Any picture in the material should be left out, while all other lines are copied exactly.
[Opening DATA EXTRACT section]
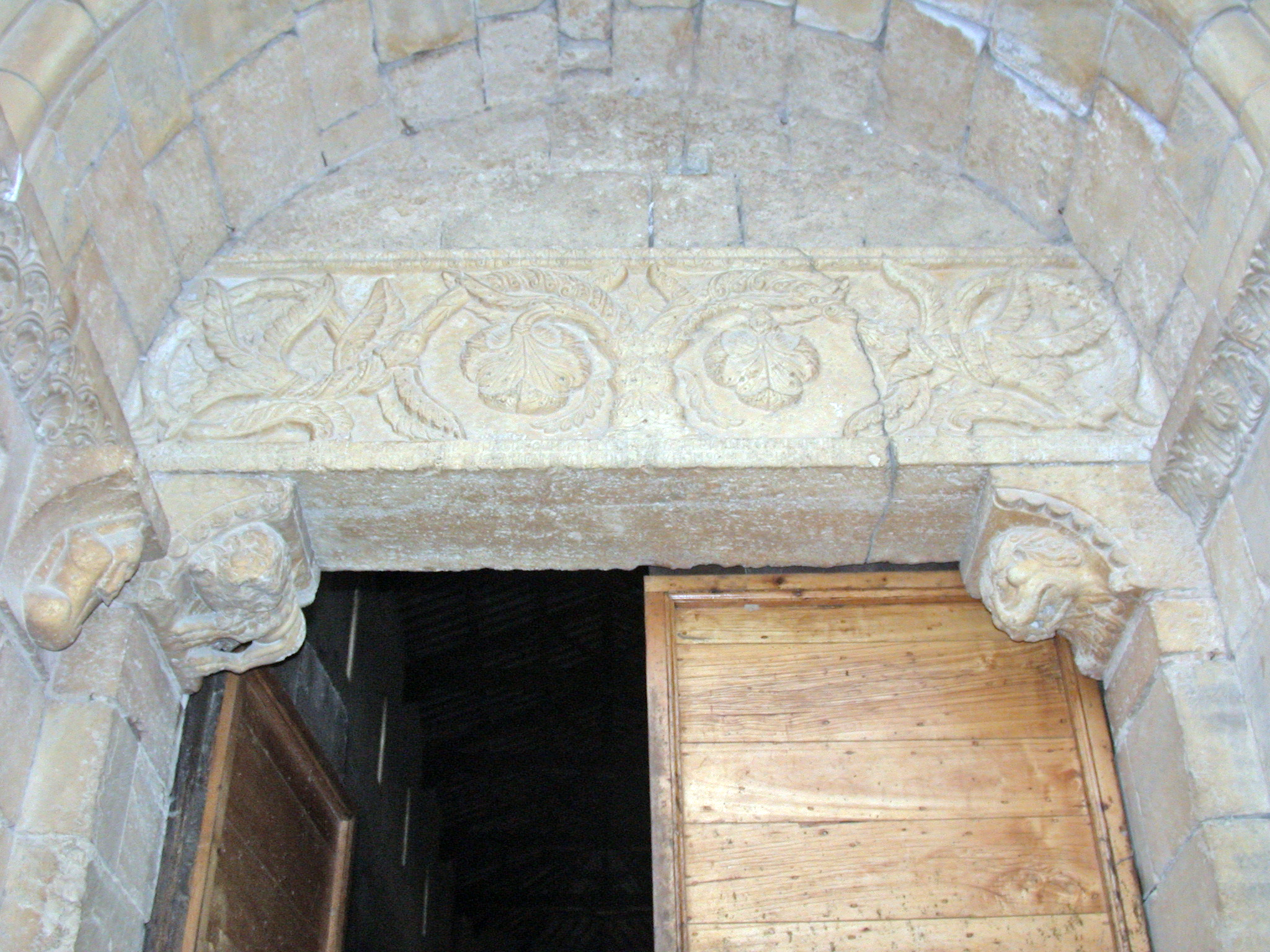 Italia, Toscana, provincia di Siena, Montalcino, Abbazia di Sant'Antimo, architrave del portale di ingresso sulla facciata
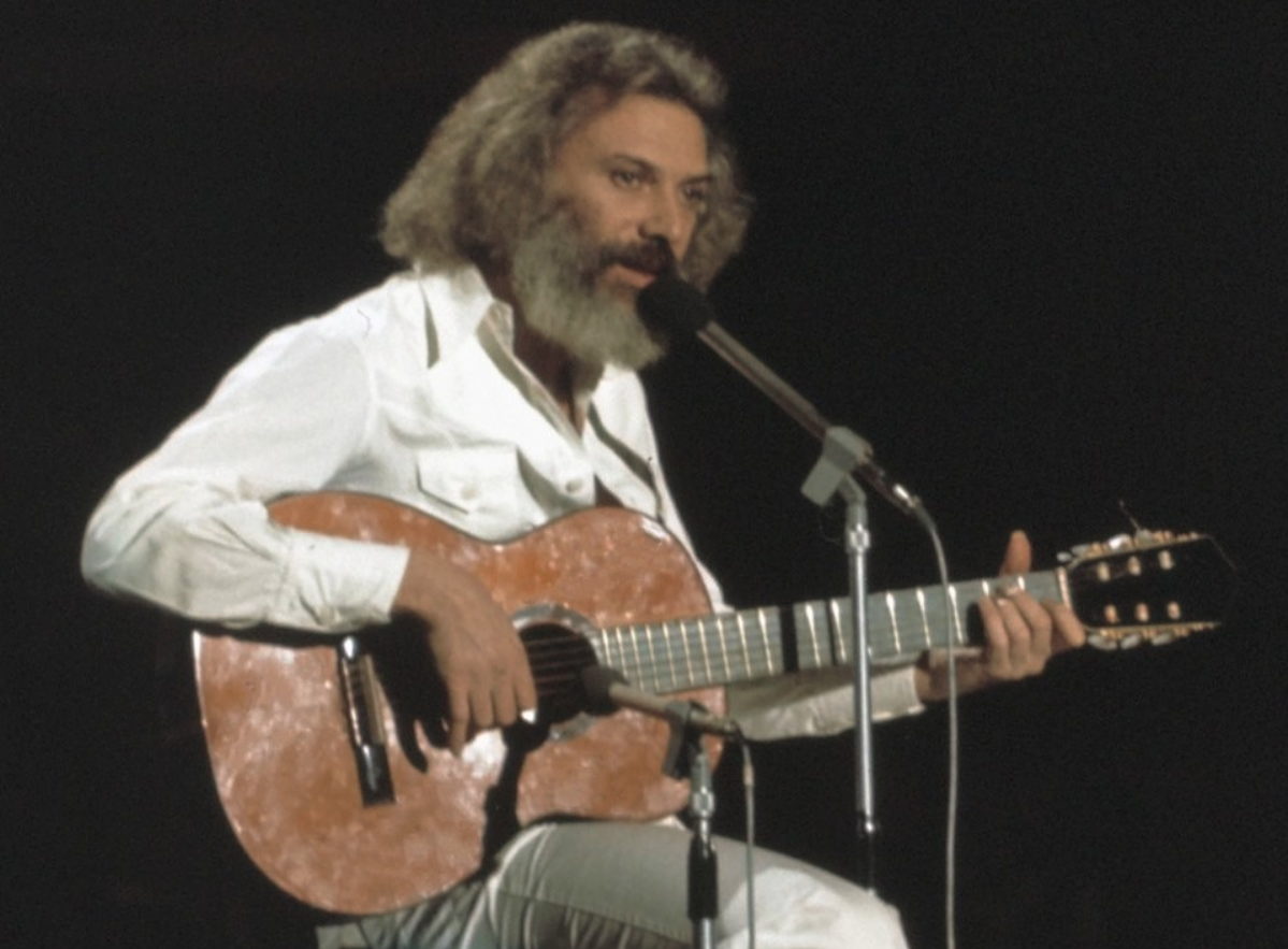 Georges Moustaki au grand gala du disque populaire en 1974 : image cadrée sur la guitare
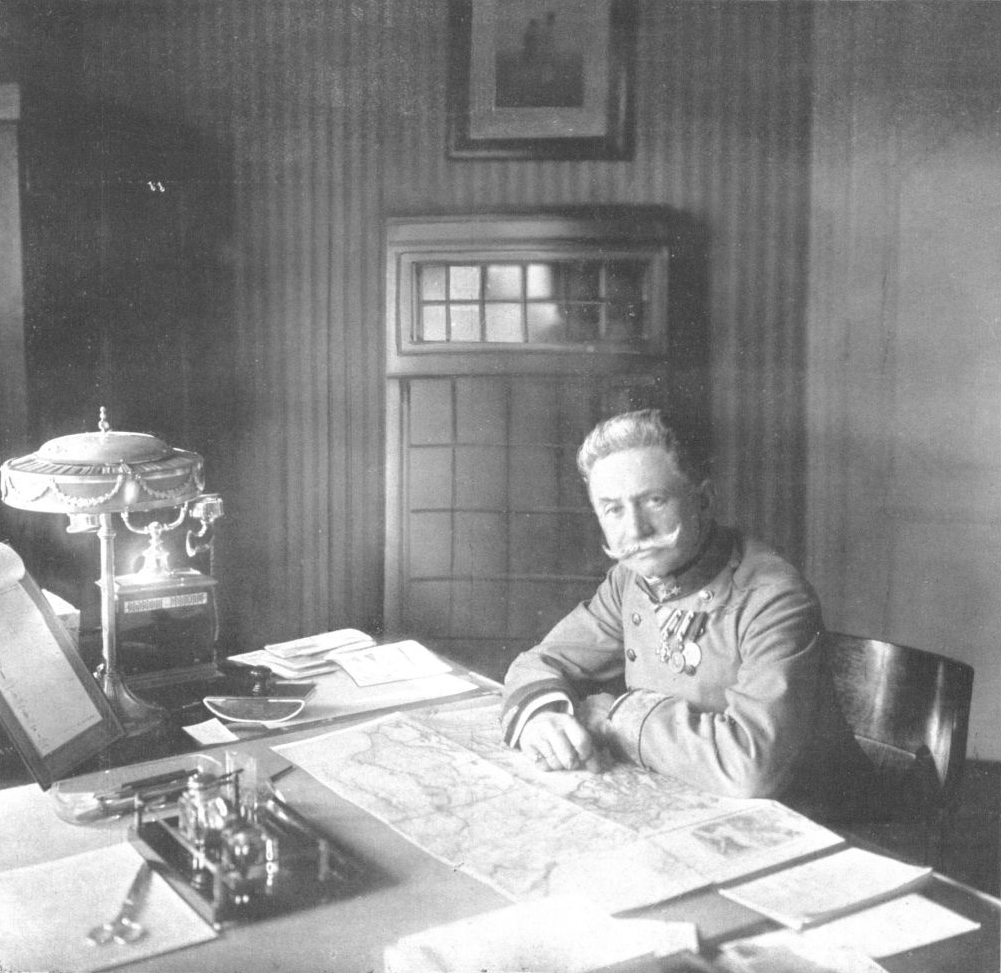 Geheimer Rat G. d. I. Franz Freiherr Conrad von Hötzendorf, Chef des Generalstabes der gesamten bewaffneten Macht Franz Conrad von Hötzendorf (1852-1925), Austrian general
[Closing DATA EXTRACT section]
OUTPUT FOR THIS TASK:
 Italia, Toscana, provincia di Siena, Montalcino, Abbazia di Sant'Antimo, architrave del portale di ingresso sulla facciata
 Georges Moustaki au grand gala du disque populaire en 1974 : image cadrée sur la guitare
 Geheimer Rat G. d. I. Franz Freiherr Conrad von Hötzendorf, Chef des Generalstabes der gesamten bewaffneten Macht Franz Conrad von Hötzendorf (1852-1925), Austrian general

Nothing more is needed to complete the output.